An intriguing result was that the mood domain, but not psychosis or frontal domain, was associated with mortality. Mood domain of NPI-Q comprise anxiety, apathy, and dysphoria. Late-life depression could increase dementia risk [44, 45], and mood dysregulation is often the indicator of neurodegenerative diseases and progressive cognitive change [46]. Studies have suggested that affective symptoms and apathy are associated with early death in AD [47, 48]. Depression itself increases death risk [49]. Depression or apathy in dementia could aggravate failure to thrive and difficulty to manage chronic disease and may lead to social isolation [50, 51]. Therefore, these mood symptoms could accelerate cognitive and functional progression and lead to increased mortality risk.

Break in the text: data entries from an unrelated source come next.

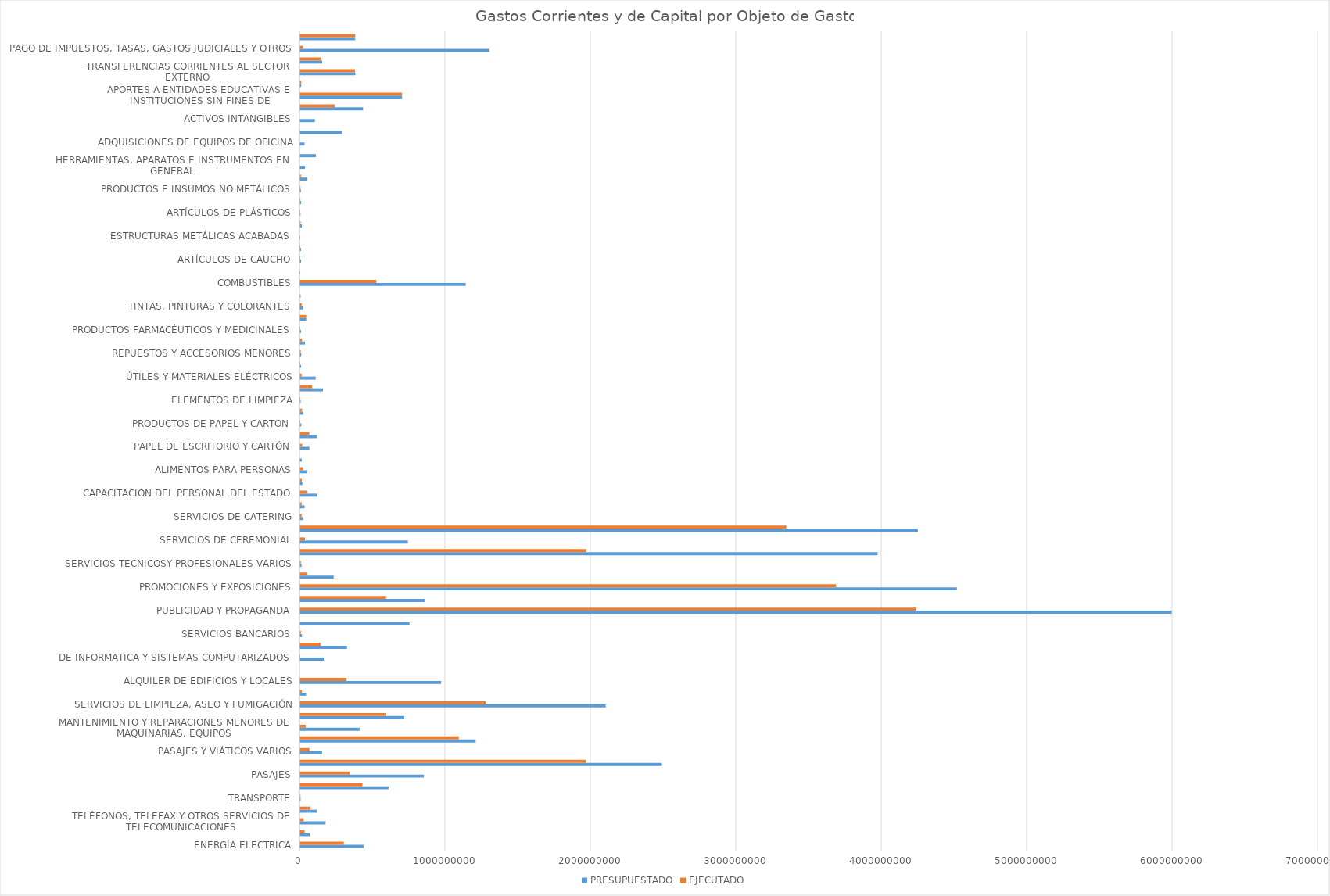
| Category | PRESUPUESTADO | EJECUTADO |
|---|---|---|
| ENERGÍA ELECTRICA | 435000000 | 299077115 |
| AGUA | 64950000 | 29760401 |
| TELÉFONOS, TELEFAX Y OTROS SERVICIOS DE
TELECOMUNICACIONES | 174050000 | 23307316 |
| CORREOS Y OTROS SERVICIOS POSTALES | 114500000 | 70250000 |
| TRANSPORTE | 2000000 | 1680000 |
| TRANSPORTE DE PERSONAS | 607000000 | 427619700 |
| PASAJES | 850000000 | 340392849 |
| VIÁTICOS Y MOVILIDAD | 2486633884 | 1964373259 |
| PASAJES Y VIÁTICOS VARIOS | 150000000 | 63106590 |
| MANTENIMIENTO Y REPARACIONES MENORES DE
EDIFICIOS Y LOCALES | 1206065198 | 1089745322 |
| MANTENIMIENTO Y REPARACIONES MENORES DE
MAQUINARIAS, EQUIPOS | 408000000 | 36941154 |
| MANTENIMIENTO Y REPARACIONES MENORES DE
EQUIPOS DE TRANSPORT | 714600000 | 591099774 |
| SERVICIOS DE LIMPIEZA, ASEO Y FUMIGACIÓN | 2100440136 | 1274476923 |
| MANTENIMIENTO Y REPARACIONES MENORES DE
INSTALACIONES | 40000000 | 11200000 |
| ALQUILER DE EDIFICIOS Y LOCALES | 969000000 | 317783034 |
| ALQUILER DE FOTOCOPIADORAS | 0 | 0 |
| DE INFORMATICA Y SISTEMAS COMPUTARIZADOS | 167000000 | 200000 |
| IMPRENTA, PUBLICACIONES Y REPRODUCCIONES | 321217400 | 140619700 |
| SERVICIOS BANCARIOS | 11106916 | 4468944 |
| PRIMAS Y GASTOS DE SEGUROS | 751000000 | 0 |
| PUBLICIDAD Y PROPAGANDA | 5992277953 | 4237275875 |
| CONSULTORIAS, ASESORIAS E INVESTIGACIONES | 857482320 | 590084164 |
| PROMOCIONES Y EXPOSICIONES | 4515000000 | 3684830500 |
| SERVICIOS DE COMUNICACIONES | 230000000 | 45555281 |
| SERVICIOS TECNICOSY PROFESIONALES VARIOS | 8500000 | 3747514 |
| SERVICIOS DE SEGURO MEDICO | 3970000000 | 1966120000 |
| SERVICIOS DE CEREMONIAL | 740000000 | 32354000 |
| SERVICIOS DE VIGILANCIA | 4246462992 | 3342578458 |
| SERVICIOS DE CATERING | 20000000 | 9315100 |
| SERVICIOS EN GENERAL | 30000000 | 10098000 |
| CAPACITACIÓN DEL PERSONAL DEL ESTADO | 116581550 | 46075000 |
| CAPACITACIÓN ESPECIALIZADA | 15000000 | 10350000 |
| ALIMENTOS PARA PERSONAS | 47333845 | 19137523 |
| CONFECCIONES TEXTILES | 10000000 | 0 |
| PAPEL DE ESCRITORIO Y CARTÓN | 63000000 | 13315800 |
| PRODUCTOS DE ARTES GRAFICAS | 115000000 | 62187520 |
| PRODUCTOS DE PAPEL Y CARTON | 7000000 | 260872 |
| LIBROS, REVISTAS Y PERIÓDICOS | 20000000 | 12509000 |
| ELEMENTOS DE LIMPIEZA | 2610000 | 321350 |
| ÚTILES DE ESCRITORIO, OFICINA Y ENSERES | 155786755 | 81678945 |
| ÚTILES Y MATERIALES ELÉCTRICOS | 106060000 | 9683208 |
| PRODUCTOS DE VIDRIO, LOZA Y PORCELANA | 5850000 | 240000 |
| REPUESTOS Y ACCESORIOS MENORES | 7000000 | 2926500 |
| COMPUESTOS QUÍMICOS | 32383000 | 12820500 |
| PRODUCTOS FARMACÉUTICOS Y MEDICINALES | 5000000 | 96900 |
| INSECTICIDAS, FUMIGANTES Y OTROS | 41250000 | 41194320 |
| TINTAS, PINTURAS Y COLORANTES | 16600000 | 9577250 |
| ÚTILES Y MATERIALES MÉDICO-QUIRÚRGICOS Y DE
LABORATORIO | 2400000 | 0 |
| COMBUSTIBLES | 1137784000 | 523174253 |
| LUBRICANTES | 201000 | 0 |
| ARTÍCULOS DE CAUCHO | 5550000 | 508000 |
| CUBIERTAS Y CÁMARAS DE AIRE | 5090000 | 250000 |
| ESTRUCTURAS METÁLICAS ACABADAS | 293800 | 0 |
| HERRAMIENTAS MENORES | 10440000 | 2069150 |
| ARTÍCULOS DE PLÁSTICOS | 1710000 | 242700 |
| PRODUCTOS E INSUMOS METÁLICOS | 5954700 | 954700 |
| PRODUCTOS E INSUMOS NO METÁLICOS | 3820900 | 1720900 |
| BIENES DE CONSUMO VARIOS | 45540000 | 4477300 |
| HERRAMIENTAS, APARATOS E INSTRUMENTOS EN
GENERAL | 32800000 | 0 |
| ADQUISICIONES DE MUEBLES Y ENSERES | 108000000 | 0 |
| ADQUISICIONES DE EQUIPOS DE OFICINA | 30000000 | 0 |
| ADQUISICIONES DE EQUIPOS DE COMPUTACIÓN | 287500000 | 0 |
| ACTIVOS INTANGIBLES | 100000000 | 0 |
| BECAS | 432000000 | 238140000 |
| APORTES A ENTIDADES EDUCATIVAS E
INSTITUCIONES SIN FINES DE | 700000000 | 700000000 |
| OTRAS TRANSFERENCIAS CORRIENTES | 6100000 | 6100000 |
| TRANSFERENCIAS CORRIENTES AL SECTOR
EXTERNO | 379000000 | 376174096 |
| TRANSFERENCIAS CTES. A ENT. DEL SECTOR
PRIVADO, ACADEMICO Y/ | 151000000 | 143813340 |
| PAGO DE IMPUESTOS, TASAS, GASTOS JUDICIALES Y OTROS | 1299860316 | 18485499 |
| DEUDAS PENDIENTES DE PAGO DE GASTOS
CORRIENTES DE EJERCICIOS | 377785000 | 377785000 |
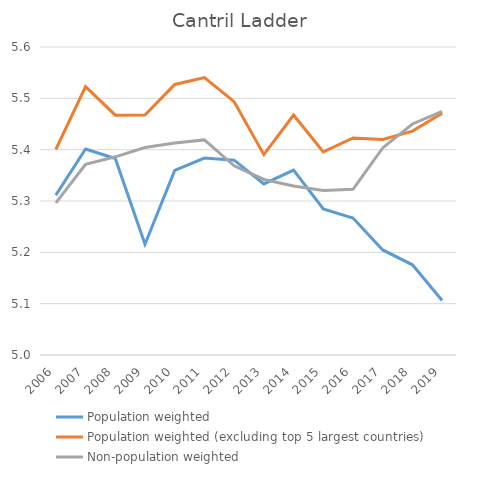
| Category | Population weighted | Population weighted (excluding top 5 largest countries) | Non-population weighted |
|---|---|---|---|
| 2006.0 | 5.311 | 5.401 | 5.296 |
| 2007.0 | 5.401 | 5.523 | 5.371 |
| 2008.0 | 5.383 | 5.467 | 5.386 |
| 2009.0 | 5.216 | 5.467 | 5.404 |
| 2010.0 | 5.36 | 5.527 | 5.413 |
| 2011.0 | 5.384 | 5.54 | 5.419 |
| 2012.0 | 5.38 | 5.493 | 5.369 |
| 2013.0 | 5.333 | 5.39 | 5.342 |
| 2014.0 | 5.36 | 5.468 | 5.329 |
| 2015.0 | 5.285 | 5.396 | 5.32 |
| 2016.0 | 5.267 | 5.423 | 5.323 |
| 2017.0 | 5.205 | 5.42 | 5.403 |
| 2018.0 | 5.176 | 5.436 | 5.45 |
| 2019.0 | 5.106 | 5.471 | 5.474 |
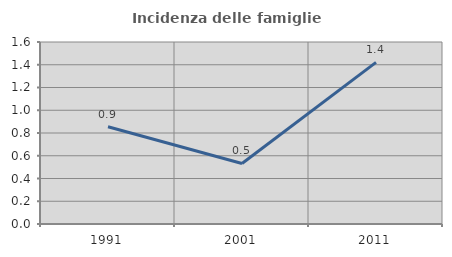
| Category | Incidenza delle famiglie numerose |
|---|---|
| 1991.0 | 0.855 |
| 2001.0 | 0.532 |
| 2011.0 | 1.421 |

No association was noted between psychosis and survival time in this study, which is contrary to the finding of a study in community-dwelling elderly people [52]. A possible explanation for the disparity is the study population. This study was hospital-based; thus, treatment for psychosis was provided more actively than in the community. However, further studies are required to explain this discrepancy.
Limitations
Some limitations merit discussion. First, in this study, only baseline NPS were identified, but NPS may change over time. A further study using the NPS change trend will be beneficial. Second, as study participants were enrolled from teaching hospitals, the findings need to be extrapolated cautiously to other populations. Third, although DDD is a delicate measure of antipsychotics dose, we could not exclude the nonlinear association between drug dose and mortality risk. Finally, studies with large study samples are necessary in future to confirm the findings.